In the early 1950s, he shuttled around from one record label to another, going from Columbia to Decca before settling with Coral, the label on which he had his major hits: "(The Gang that Sang) Heart of My Heart" (together with Johnny Desmond and Don Cornell), which reached No. 10 on Billboard in 1953, a vocal version of "Cherry Pink and Apple Blossom White" which reached No. 14 in 1955, and "Sweet and Gentle", which also charted in 1955, at No. 10.. The last two recordings sold over one million copies each, and were awarded gold discs.

Also in 1955, the singles "I'm Sincere" (the flip side of "Cherry Pink") and "Rockin The Cha-Cha" reached the Music Vendor top 40.

He became a friend of Alan Freed, and as a result got a chance to play a role as a rock and roll singer in the 1956 film, Don't Knock the Rock.

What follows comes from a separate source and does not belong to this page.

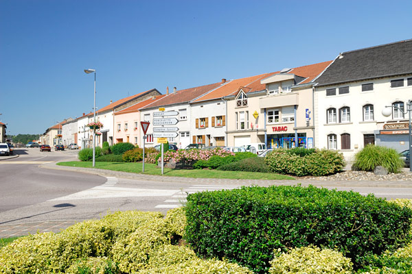 Vue de la bourgade depuis la N3.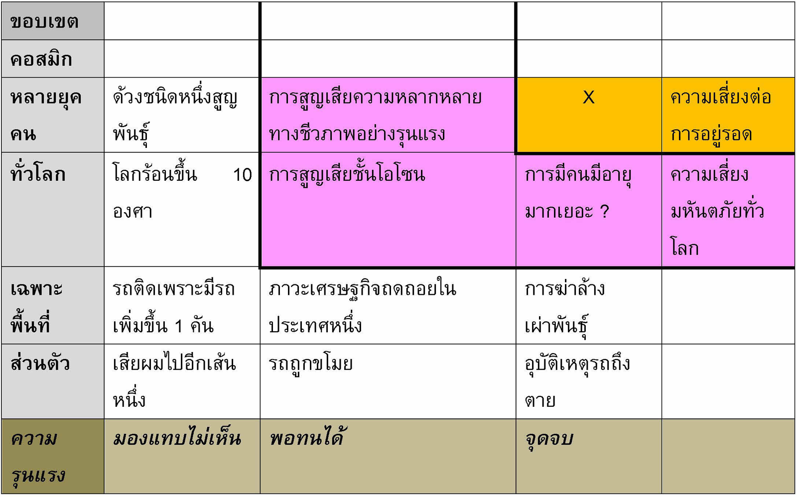 ตารางขอบเขต/ความรุนแรงของภัยต่าง ๆ ดัดแปลงจากบทความ "Existential Risk Prevention as Global Priority (การป้องกันความเสี่ยงต่อการอยู่รอด โดยเป็นเรื่องสำคัญของโลก)" ของ ดร. บอสตรอม

In this movie, he played alongside Freed, Bill Haley & His Comets, Little Richard, and The Treniers. He sang the title song, which he also recorded as a single. He also sang "I Cry More," the first song written by Burt Bacharach and Hal David to be featured in a motion picture.

In 1957 he resumed his shuttling from one record label to another, going to ABC, MGM, and United Artists. In 1958, while in a nightclub in New York, Dale was attacked, suffering cuts and a serious hand injury when he crashed into a plate glass window after having fallen down a set of stairs. Dale recovered from his injuries, but the assailant who knocked him down the stairs was never identified.

Dale recorded Chuck Berry's Back in the USA. It was released on Colombia Records 45-DO-4086 in 1959, as a single, along with a version of Bo Didley's ' Crackin' Up '.

==Career decline and death==
At the end of the 1950s, Dale found television hosts such as Ed Sullivan were refusing to have him on their shows, causing his career to go into decline. This was not helped by his authorship of a 1965 autobiography, The Spider and the Marionettes, in which he listed names of people who were trying to affect his career adversely, with descriptions of their activities toward this end. The book received a scathing review from Virginia Kirkus' Service, which wrote:
Ballad singer Alan Dale should have called his autobiography Struggle to Stardom—Almost. Dale has been up and down the stardust trail for about fifteen years, making it big then fading out. His flaw, as Dale sees it, is that he is too individualistic and uncompromising. Also, he insists on using all sides of his entertainer's soul, which includes some stand-up comic material his managers and others can't bear. Dale chews up managers like oyster crackers. These days he's his own manager and agent, works mainly in cafes and he has spun his private web to live on. Most everyone else in entertainment he considers neurotic marionettes. He reveals several of his love affairs and candidly admits to some acts of vengeance. The main theme of the book, though, is, Is Alan Dale Sick? He sure looks it on the page, frequently bursting into tears or rages. Rather than out of individualism, he seems to act out of compulsive immaturity. His only care is his neon ego. How can a grown man agonize over adolescent musical trash and phony cocktail songs, the mainstreams of American kitsch? Would even Sinatra die for his music, like Bessie Smith or Billie Holliday? Never once does Dale mention that his material expresses his view of life.
 Despite this, Dale was able to maintain a lower-profile version of his singing career over the ensuing decades, performing at nightclubs, dinner theaters and concert appearances.

He died in New York in 2002, at the age of 76.